> YOUR OBJECTIVE:
Look for the word "Saint" in the data below, and copy every line that holds it.

Extracted data entries
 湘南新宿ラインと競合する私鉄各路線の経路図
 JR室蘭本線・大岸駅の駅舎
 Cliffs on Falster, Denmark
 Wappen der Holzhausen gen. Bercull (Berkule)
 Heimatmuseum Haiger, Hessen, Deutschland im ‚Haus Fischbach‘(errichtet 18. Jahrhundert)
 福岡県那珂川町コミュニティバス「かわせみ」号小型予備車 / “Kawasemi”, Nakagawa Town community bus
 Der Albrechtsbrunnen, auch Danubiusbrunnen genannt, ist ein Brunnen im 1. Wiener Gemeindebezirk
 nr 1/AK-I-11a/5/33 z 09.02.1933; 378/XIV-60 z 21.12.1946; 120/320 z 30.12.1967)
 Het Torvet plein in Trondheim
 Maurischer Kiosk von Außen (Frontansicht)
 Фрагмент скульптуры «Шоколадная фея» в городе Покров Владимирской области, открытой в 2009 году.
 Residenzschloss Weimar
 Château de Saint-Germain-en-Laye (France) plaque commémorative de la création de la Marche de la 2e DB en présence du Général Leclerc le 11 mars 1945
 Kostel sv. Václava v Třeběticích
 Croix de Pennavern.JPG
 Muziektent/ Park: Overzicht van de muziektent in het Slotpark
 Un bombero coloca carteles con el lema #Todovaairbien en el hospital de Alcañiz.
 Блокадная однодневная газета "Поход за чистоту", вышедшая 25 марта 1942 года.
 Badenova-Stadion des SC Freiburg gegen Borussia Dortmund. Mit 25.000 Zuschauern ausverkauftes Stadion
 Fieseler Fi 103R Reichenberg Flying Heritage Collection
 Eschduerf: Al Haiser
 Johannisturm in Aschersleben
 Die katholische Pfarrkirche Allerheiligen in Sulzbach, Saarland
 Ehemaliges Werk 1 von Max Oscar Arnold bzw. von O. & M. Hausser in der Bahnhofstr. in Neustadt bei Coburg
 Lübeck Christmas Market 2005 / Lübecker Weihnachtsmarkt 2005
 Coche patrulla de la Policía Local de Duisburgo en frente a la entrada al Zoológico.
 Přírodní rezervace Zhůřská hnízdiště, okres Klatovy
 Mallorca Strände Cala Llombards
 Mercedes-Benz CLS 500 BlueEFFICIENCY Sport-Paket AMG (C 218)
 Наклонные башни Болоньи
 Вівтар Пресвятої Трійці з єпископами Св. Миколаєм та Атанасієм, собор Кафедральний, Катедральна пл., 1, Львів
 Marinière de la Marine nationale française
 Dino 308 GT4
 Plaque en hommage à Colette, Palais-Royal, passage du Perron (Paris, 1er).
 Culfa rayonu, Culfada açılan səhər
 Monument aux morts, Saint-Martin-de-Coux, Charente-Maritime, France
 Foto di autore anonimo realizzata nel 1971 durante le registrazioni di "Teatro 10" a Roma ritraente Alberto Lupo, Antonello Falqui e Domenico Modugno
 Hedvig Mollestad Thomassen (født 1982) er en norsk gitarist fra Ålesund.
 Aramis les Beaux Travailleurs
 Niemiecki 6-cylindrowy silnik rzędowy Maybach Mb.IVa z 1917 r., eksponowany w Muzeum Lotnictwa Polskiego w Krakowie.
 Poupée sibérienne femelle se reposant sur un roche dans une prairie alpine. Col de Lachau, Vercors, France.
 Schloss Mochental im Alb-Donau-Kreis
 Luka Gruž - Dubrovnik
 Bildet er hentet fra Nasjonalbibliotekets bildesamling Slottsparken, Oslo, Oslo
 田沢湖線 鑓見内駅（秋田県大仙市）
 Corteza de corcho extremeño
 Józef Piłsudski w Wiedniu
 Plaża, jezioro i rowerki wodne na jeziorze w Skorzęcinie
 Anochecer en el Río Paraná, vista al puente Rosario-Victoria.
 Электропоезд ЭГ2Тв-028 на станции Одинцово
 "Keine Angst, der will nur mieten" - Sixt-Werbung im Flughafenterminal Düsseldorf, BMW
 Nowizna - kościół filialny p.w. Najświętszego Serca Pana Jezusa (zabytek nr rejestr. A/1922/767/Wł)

> EXERCISE RESULT:
 Château de Saint-Germain-en-Laye (France) plaque commémorative de la création de la Marche de la 2e DB en présence du Général Leclerc le 11 mars 1945
 Monument aux morts, Saint-Martin-de-Coux, Charente-Maritime, France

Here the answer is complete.